As a guest today in my daughter’s second-grade classroom, full of math-enthusiastic seven-and-eight-year-old girls, I led a mathematical investigation of graph coloring, chromatic numbers, map coloring and Eulerian paths and circuits. I brought in a pile of sample graphs I had prepared, and all the girls made up their own graphs and maps to challenge each other. By the end each child had compiled a mathematical “coloring book” containing the results of their explorations. Let me tell you a little about what we did.
We began with vertex coloring, where one colors the vertices of a graph in such a way that adjacent vertices get different colors. We started with some easy examples, and then moved on to more complicated graphs, which they attacked.
The aim is to use the fewest number of colors, and the chromatic number of a graph is the smallest number of colors that suffice for a coloring. The girls colored the graphs, and indicated the number of colors they used, and we talked as a group in several instances about why one needed to use that many colors.
Next, the girls paired off, each making a challenge graph for her partner, who colored it, and vice versa.
Map coloring, where one colors the countries on a map in such a way that adjacent countries get different colors, is of course closely related to graph coloring.
The girls made their own maps to challenge each other, and then undertook to color those maps. We discussed the remarkable fact that four colors suffice to color any map.

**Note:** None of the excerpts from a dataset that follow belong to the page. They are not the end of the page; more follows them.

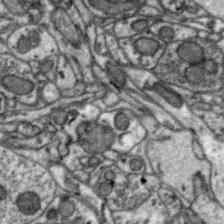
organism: Zebra finch
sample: Brain
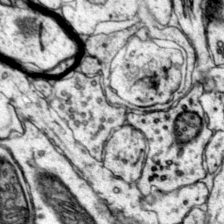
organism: Mouse
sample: Primary visual cortex
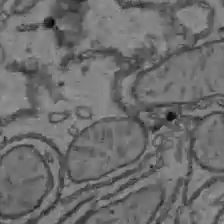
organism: C57BL Mouse
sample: Liver
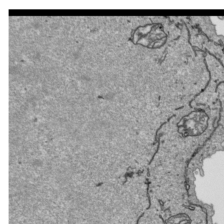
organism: Human
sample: Mitochondria in HCT116 cells
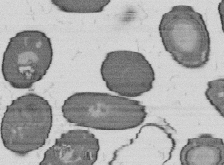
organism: B. subtilis
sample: Bacterial spore
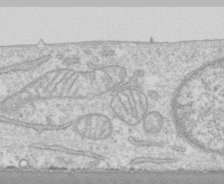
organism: Human
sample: CRL-1474
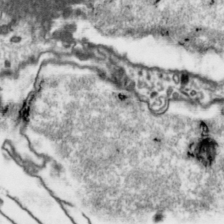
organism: Toxoplasma gondii
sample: Parasites in a vacuole inside a host cell

Next, we considered Eulerian paths and circuits, where one traces through all the edges of a graph without lifting one’s pencil and without retracing any edge more than once. We started off with some easy examples, but then considered more difficult cases.
An Eulerian circuit starts and ends at the same vertex, but an Eulerian path can start and end at different vertices.
We discussed the fact that some graphs have no Eulerian path or circuit. If there is a circuit, then every time you enter a vertex, you leave it on a fresh edge; and so there must be an even number of edges at each vertex. With an Eulerian path, the starting and ending vertices (if distinct) will have odd degree, while all the other vertices will have even degree.
It is a remarkable fact that amongst connected finite graphs, those necessary conditions are also sufficient. One can prove this by building up an Eulerian path or circuit (starting and ending at the two odd-degree nodes, if there are such); every time one enters a new vertex, there will be an edge to leave on, and so one will not get stuck. If some edges are missed, simply insert suitable detours to pick them up, and again it will all match up into a single path or circuit as desired. (But we didn’t dwell much on this proof in the second-grade class.)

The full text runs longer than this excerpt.